The red bean pancake is one of the common desserts served at Chinese banquets but this was different. The pancake was not made of the usual flour based batter but had a glutinous consistency which was then pan fried. It is served with the almond jelly which is to be eaten together to give a contrast of hot and cold and chewy and soft. I don’t like almond jelly but in this dish it works really well.
We were almost defeated by the belly pork dish but eventually surrendered after the fried rice. There were a few more dishes but I didn’t manage to get all the pics for them, including a steamed sea bass and some other dumplings. Some of the dishes went down better than the others and I am going back soon for more of that spectacular Lotus fried rice.
We noticed that the other tables had different dishes than us like a lettuce wrap something or other which we assumed were for the non Chinese clientele. Dio ask if you want the authentic experience.
Hunan does some other Taiwanese specialities on special order and we shall be back when they next call us to let us know. While we were there, a table of Taiwanese businessmen were tucking into some special soups and dishes. Michael said to call before the next visit to make sure that we get a completely different menu. We’ll be back.
The nitty gritty: It cost £50 per head and they didn’t charge us for drinks.
Hunan Restaurant
51 Pimlico Road London
SW1W 8NE
020 7730 5712
Open Mon-Sat 12:30pm-2pm, 6:30pm-11pm
Hunan is one of my favourite restaurants in London, and I have been there many times prior to blogging. You really made me want to go back there again. Great write up and I am surprised you managed to get a very accurate description of all dishes despite the lack of a printed menu. The tempura green beans look fantastic.
Luiz @ The London Foodie
Oh man, some of that looks good. I *love* JaiYun in SF (my hometown) – this has me itching to get back there again.

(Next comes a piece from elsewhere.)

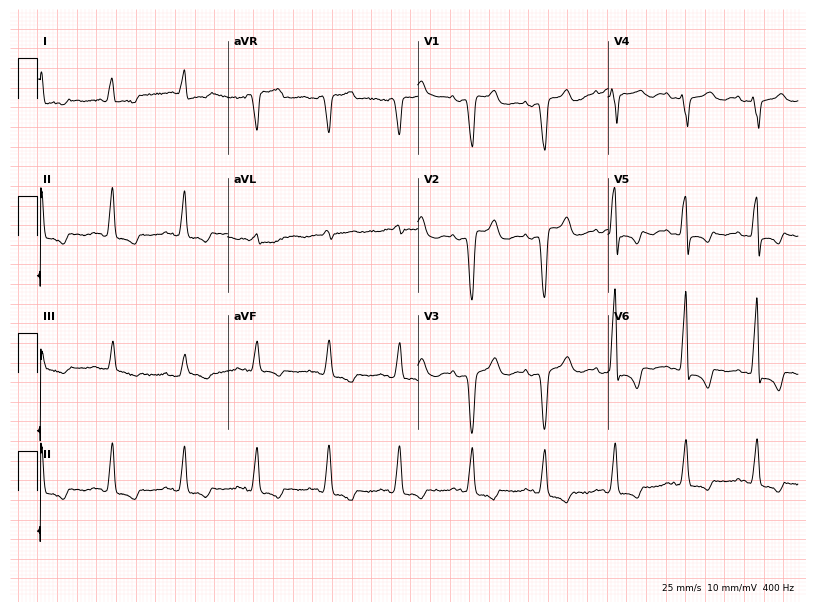
Standard 12-lead ECG recorded from an 80-year-old female patient. None of these six findings is recorded: first-degree AV block, right bundle branch block, left bundle branch block, sinus bradycardia, atrial fibrillation, sinus tachycardia.

@ Luiz My Taiwanese friend was very helpful with the descriptions and recipes. All the staff were rushing around too much to be much help.
I have a friend who lives right near that Plimlico farmers market so I will have to take her to Hunan by the sounds of it. How to get the authentic experience I wonder? May have to take a Chinese friend!
@Gourmet Chick – Just tell Michael and he will sort you out with the “specials”.
Great descriptive post. Used to frequent it about 10 years ago – couldn’t believe that somewhere so amazing was in the side streets of Pimlico. Old Mr Peng was in the kitchen and the food was fab – and different each time.
It’s a while since I’ve been and I am so glad it is still so extraordinary. Made me want to go again for sure!
@Bron You must go back, I am sure that you will get a whole new experience as there are new recipes with the change of guard.